8 of 168 comments (clear)

  1. RedHat by Aighearach · · Score: 4, Interesting

    This is an example of why 20 years later, I'm still running RedHat/Fedora/Centos family distros.

    I want all my FLOSS software to work. And I want business integration to work too. I don't want to have to choose them because they're not actually in conflict.

    1. Re: RedHat by Anonymous Coward · · Score: 0, Interesting

      I see what you're saying, but the problem I have with your reasoning is that we have seen total crap like systemd, PulseAudio, Gnome 3, Gtk+ 3, and Wayland come out of that camp/community. Those things have hurt my Linux experience more than anything else has. Systemd alone has caused me more headaches than anything MS or SCO ever did. In fact it was software from that camp which made me evaluate OpenBSD. It turns out that OpenBSD gives me everything good that GNU/Linux used to, but without so much awful software. OpenBSD has better security, too. That's why nearly all of my systems use OpenBSD now, and the remaining ones will soon be switched over.
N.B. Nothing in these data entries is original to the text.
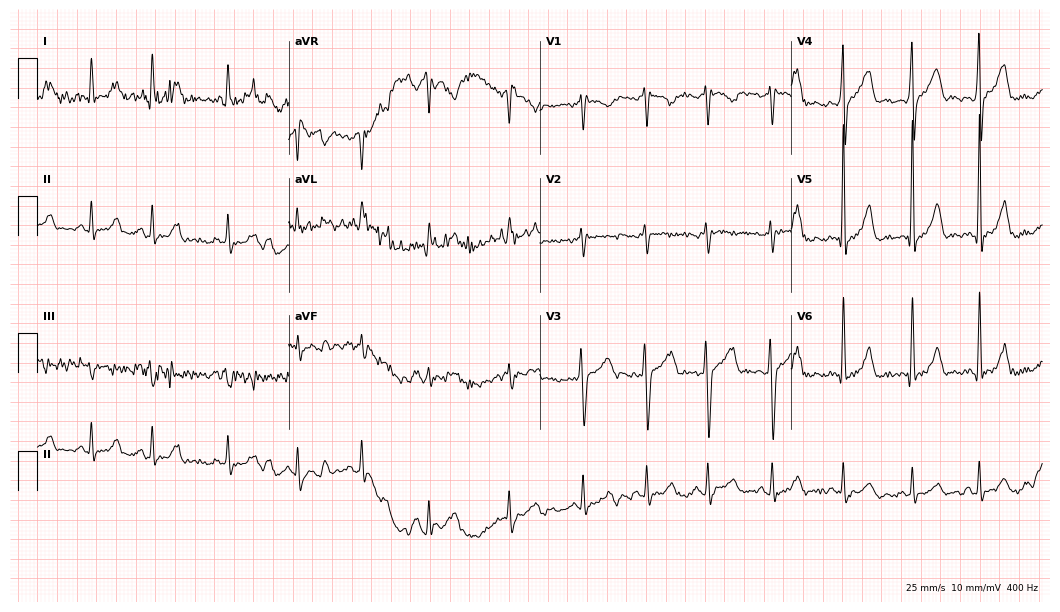
12-lead ECG from a female, 30 years old (10.2-second recording at 400 Hz). No first-degree AV block, right bundle branch block (RBBB), left bundle branch block (LBBB), sinus bradycardia, atrial fibrillation (AF) or sinus tachycardia recorded for this tracing. Other findings, if any, are not listed.
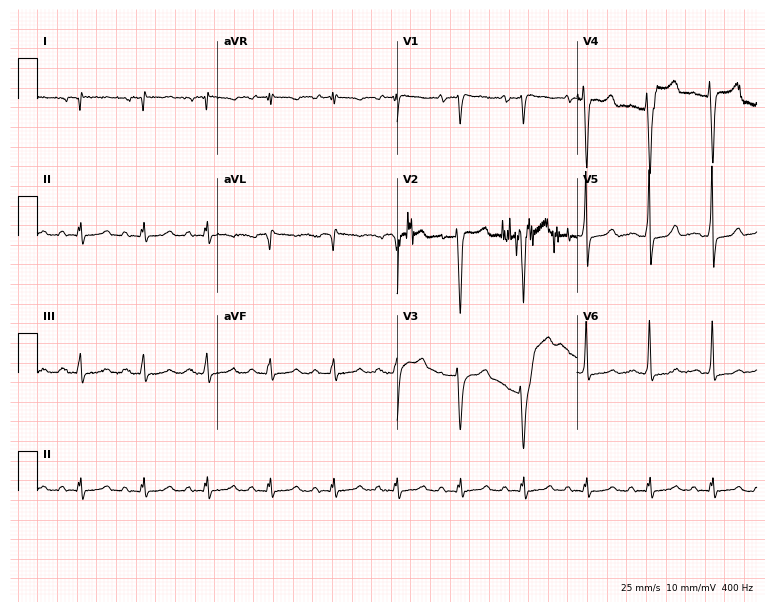
Standard 12-lead ECG recorded from a woman, 18 years old. None of these six findings is recorded: first-degree AV block, right bundle branch block, left bundle branch block, sinus bradycardia, atrial fibrillation, sinus tachycardia.
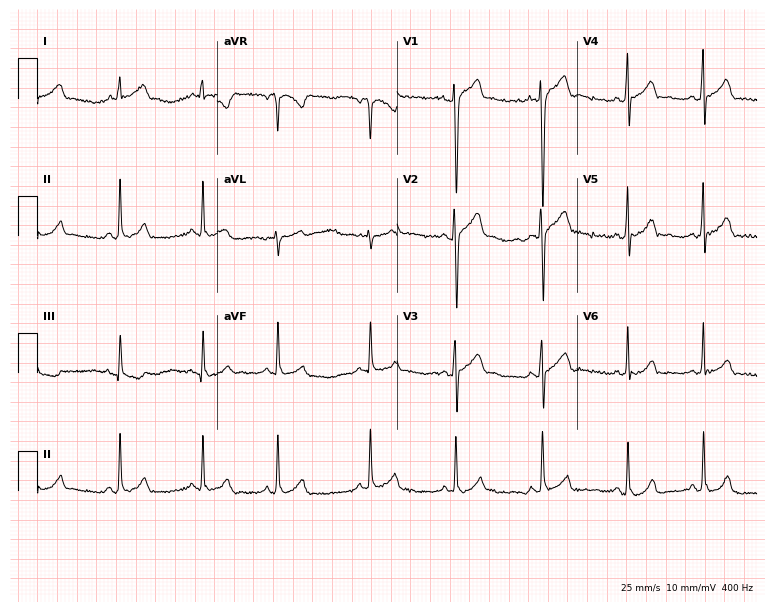
12-lead ECG from a male, 20 years old. Screened for six findings — first-degree AV block, right bundle branch block, left bundle branch block, sinus bradycardia, atrial fibrillation, sinus tachycardia — none is recorded. Only these six findings were labelled.

    2. Re: RedHat by TWX · · Score: 3, Interesting

      Back in the late nineties I convinced my best friend to drop NetBSD and join us on Linux. At the time Linux seemed to be where all of the development was being done to make new hardware work where it didn't do so well in BSD. Now I'm wondering if it's time to reconsider the BSDs.

      --
      Do not look into laser with remaining eye.
    3. Re: RedHat by Aighearach · · Score: 2, Interesting

      I love systemd and PulseAudio.

      Gnome 3 I don't use, I use xfce and the world is wonderful and the desktop never changes. I don't actually use a "desktop," but I do like a traditional window manager and task bar.

      Gtk+ 3 is irrelevant to me. Even when I'm writing Gtk-based GUI apps I can just use the parts of the API that were in Gtk 2 if I want. There is nothing wrong with Gtk+ 3 though, the way there is with Gnome 3 and the needless shifting of paradigms. Gtk mostly behaves the way it always has, from the application perspective or the user perspective.

      Wayland isn't something I'm ever likely to use. I guess I'm weird but I like having a networked window system. X isn't going away from serious platforms, even as other options are added.

      If you can't manage a system because of systemd, if you actually have serious business-y high maintenance system needs and you can't learn how to have it be easier under systemd, then maybe it is actually just you? If OpenBSD does everything you need, this is probably more of a grooming issue than a technical issue.

  2. What about Non-Secure Boot UEFI Boot? by Zombie+Ryushu · · Score: 4, Interesting

    Several of my boards support UEFI boot, or CSM Boot but the Secure Boot Portion can be turned off (or is absent in the case of one of my boards. I have one of the few early boards that has UEFI but not Secure Boot.). You can do a UEFI Boot without SecureBoot Verification like Macs do,

  3. Re:"Heir-to-BIOS?" by bws111 · · Score: 4, Interesting

    Why is secure boot a 'terrible technology'? We use it quite successfully here. What are the problems with it?

  4. Re:"Heir-to-BIOS?" by bws111 · · Score: 4, Interesting

    1) Why? Because you said so? Exactly what is insecure about it?

    2) Exactly the opposite in our case. We sign our own images. The only code that will run is stuff signed by the appropriate key. That means users, hackers, and especially rogue admins don't get to install their own backdoors. Our stuff remains OURS, not THEIRS. As it should be.

  5. Re:"Heir-to-BIOS?" by bws111 · · Score: 4, Interesting

    We use it to protect important machines (servers, automation controllers, etc) from tampering by external or internal parties. Of course, it is not secure boot by itself that does that, it is in combination with SELinux and IMA. Secure boot, however, is a key component (does no good to have your kernel verify signatures before running things if the kernel itself is not trusted).